In next year's Scottish Conservative manifesto we will draw lessons from Scotland's hospice movement and its universally applauded provision of holistic care. It is a perfect example of how an ethos of public service is not just about the public sector - how the voluntary sector can enhance and complement our NHS.
Scottish Conservatives will also develop a wider vision for education.
We will ensure schools educate children to the highest level and equip them with the practical skills that they need for the world of work.
We will promote greater diversity in education. We reject Labour's one-size-fits-all heresy that forces successful schools like St Mary's, Dunblane back into council control.
Schools should prepare children for the whole of life - not just paid work.
Parents see their children being forced to grow up more quickly today but without the information, skills and support necessary to cope with the new choices they face.
We will encourage more parental involvement in education and we will support the reflection of parental and family values in what is taught in our classrooms.
It's time that schoolchildren were told the truth - and nothing but the truth - about the tough choices and challenges they will face in life.
Parents once worried most about whether their son or daughter would get a job after school and many still worry about that. But parents are more anxious today about other dangers facing their children. Parents worry about their children getting damaged by binge-drinking, drug abuse, premature sexual relationships and physical and mental bullying.
It's time that we said you can't play with fire safely. It's time that we did much more to tell our children the truth about the long-term consequences of choices they make in their teenage years. Not by lecturing or otherwise counter-productive approaches but - at the right age - informing them of the reality of alcoholism, drug addiction and sexually-transmitted disease. And also by helping them to develop the general skills, personal confidence and sense of self-esteem that will help them to say reject destructive influences.

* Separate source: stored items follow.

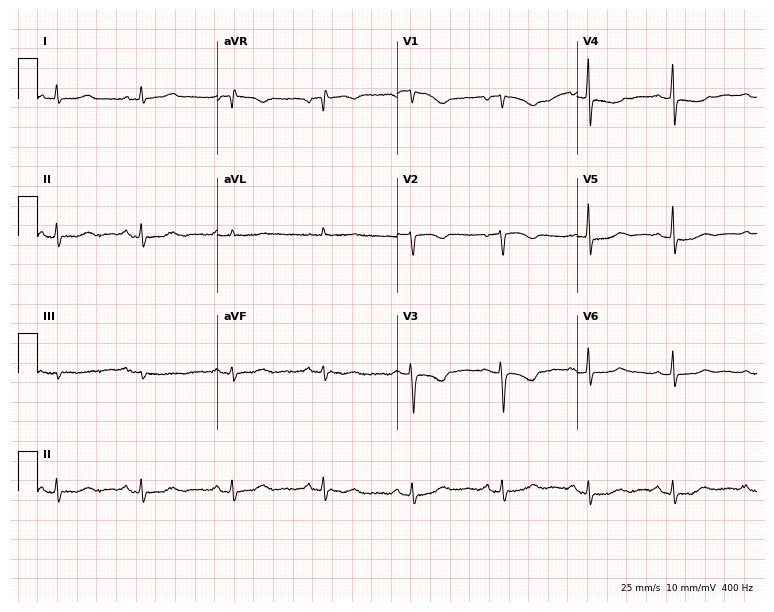
Resting 12-lead electrocardiogram. Patient: a woman, 66 years old. None of these six findings is recorded: first-degree AV block, right bundle branch block (RBBB), left bundle branch block (LBBB), sinus bradycardia, atrial fibrillation (AF), sinus tachycardia.
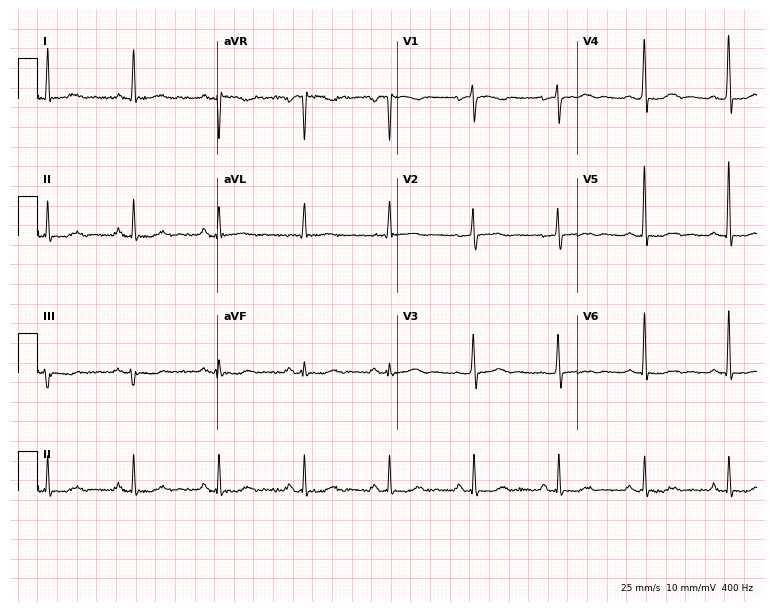
12-lead ECG (7.3-second recording at 400 Hz) from an 85-year-old woman. Screened for six findings — first-degree AV block, right bundle branch block, left bundle branch block, sinus bradycardia, atrial fibrillation, sinus tachycardia — none is recorded.
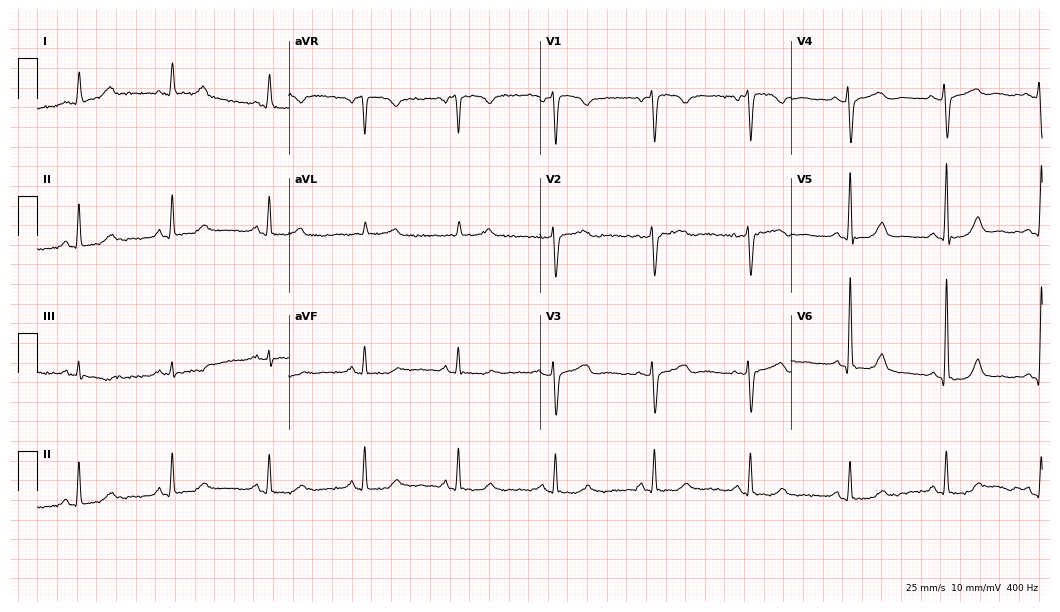
12-lead ECG from a female, 77 years old. Labelled as a normal ECG.
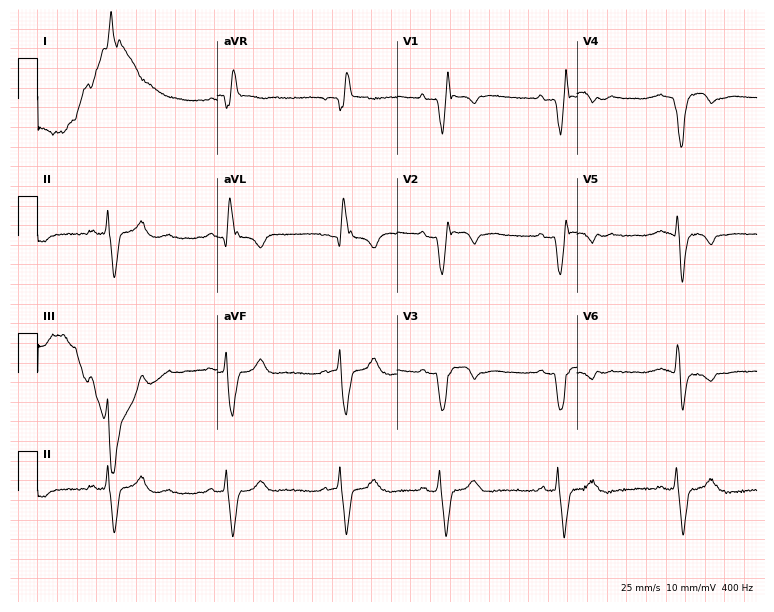
Standard 12-lead ECG recorded from a 73-year-old man. The tracing shows right bundle branch block (RBBB).

In the education debate I want to hear more from civil society groups that help children avoid getting anyway near cycles of self-destructive behaviour and a lot less from groups that concede defeat before the battle against social decline has even begun.
A vision for Scotland
This address has been wide-ranging and I have only been able to briefly describe my five major themes.
In the run-up to the Scottish Parliamentary Elections we will say much more about them.

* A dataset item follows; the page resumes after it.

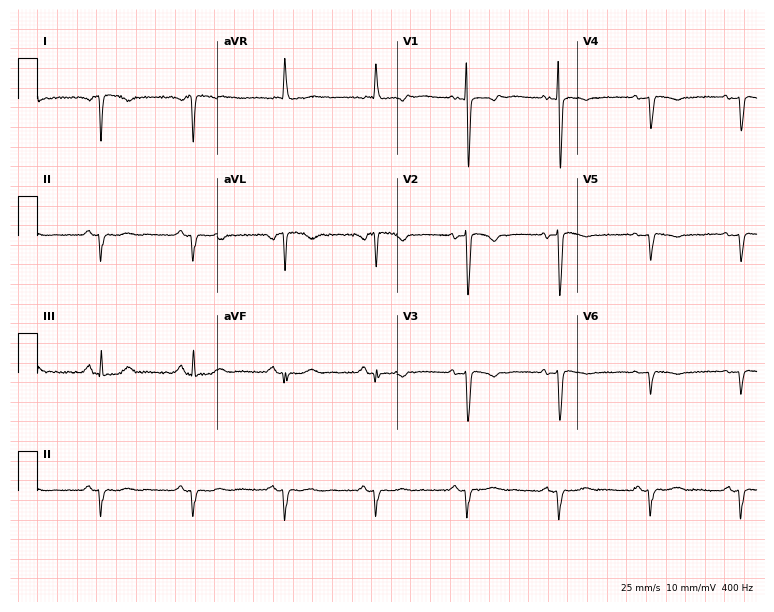
ECG (7.3-second recording at 400 Hz) — a female, 74 years old. Screened for six findings — first-degree AV block, right bundle branch block (RBBB), left bundle branch block (LBBB), sinus bradycardia, atrial fibrillation (AF), sinus tachycardia — none is recorded. Findings outside these six are not listed.
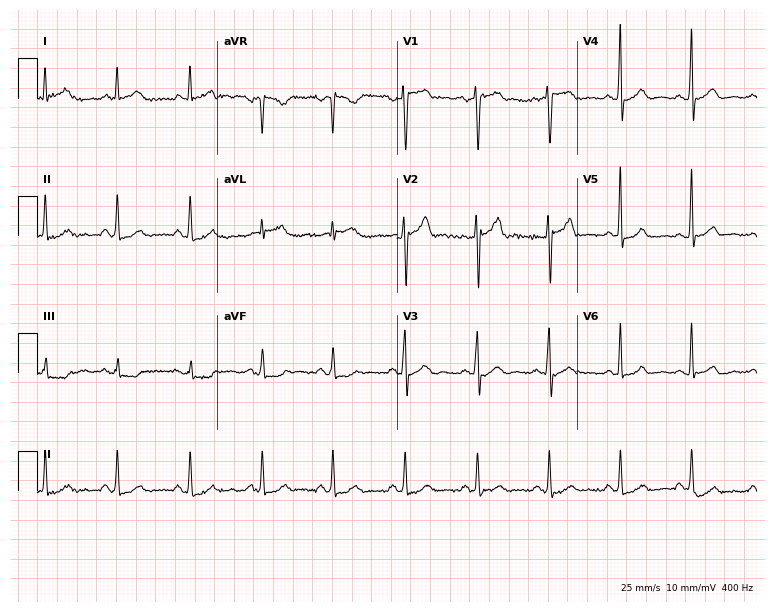
Standard 12-lead ECG recorded from a male, 44 years old. None of these six findings is recorded: first-degree AV block, right bundle branch block, left bundle branch block, sinus bradycardia, atrial fibrillation, sinus tachycardia. Only these six findings were labelled.

As we do so the renewed one nation character of Scottish Conservatism will become clear.
We are a one nation party because we believe in the union - in a Scotland that plays the fullest part in British, European and world affairs.

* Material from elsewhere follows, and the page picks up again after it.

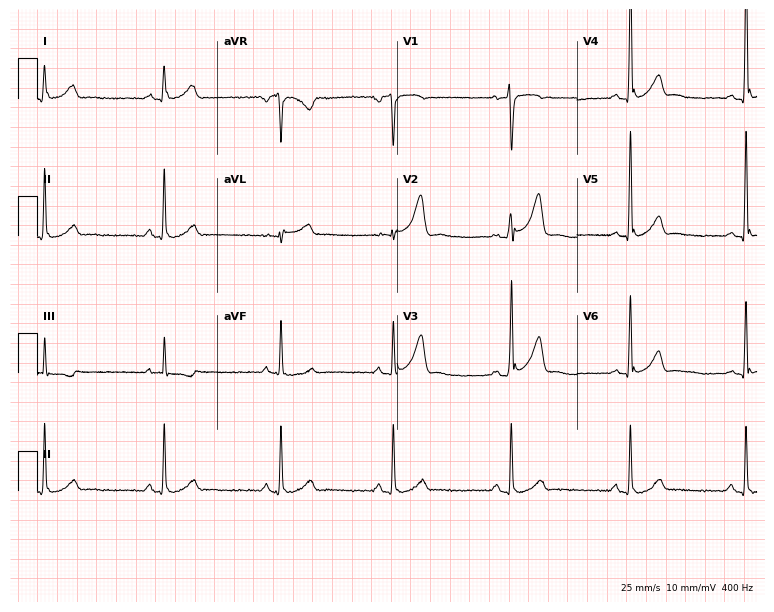
Standard 12-lead ECG recorded from a male, 38 years old (7.3-second recording at 400 Hz). The tracing shows sinus bradycardia (a sinus rate of 50 beats per minute or less).

But we are also a one nation party because we believe in opportunity and security for every person living in Scotland today - whether they are in Easterhouse or Newton Mearns, Craigmillar or Barnton, Whitfield or Broughty Ferry, Mastrick or Rubislaw Den.
That ideal will be at the heart of the next Scottish Conservative manifesto.
We are a party that is changing in order to meet Scotland's new needs.
Our ideals are the same but the way in which we can attain those ideals is inevitably evolving.
The other political parties in Scotland - all left-of-centre - have no new ideas in the war against poverty.
With increasing desperation they pull the same tired levers of state intervention then wring their hands at the further deterioration of our social infrastructure.
They set targets and ten year plans that are opaque and for which no one is directly accountable.
They overload teachers, police officers and NHS staff with more and more bureaucracy.
They neglect the importance of Scotland's families and neighbourhood-based charities in their plans.
Labour is fighting twenty-first century forms of poverty with out-of-date approaches.
It's time for new weapons and new strategies in the war on poverty.
Scotland's Conservatives are ready for that battle.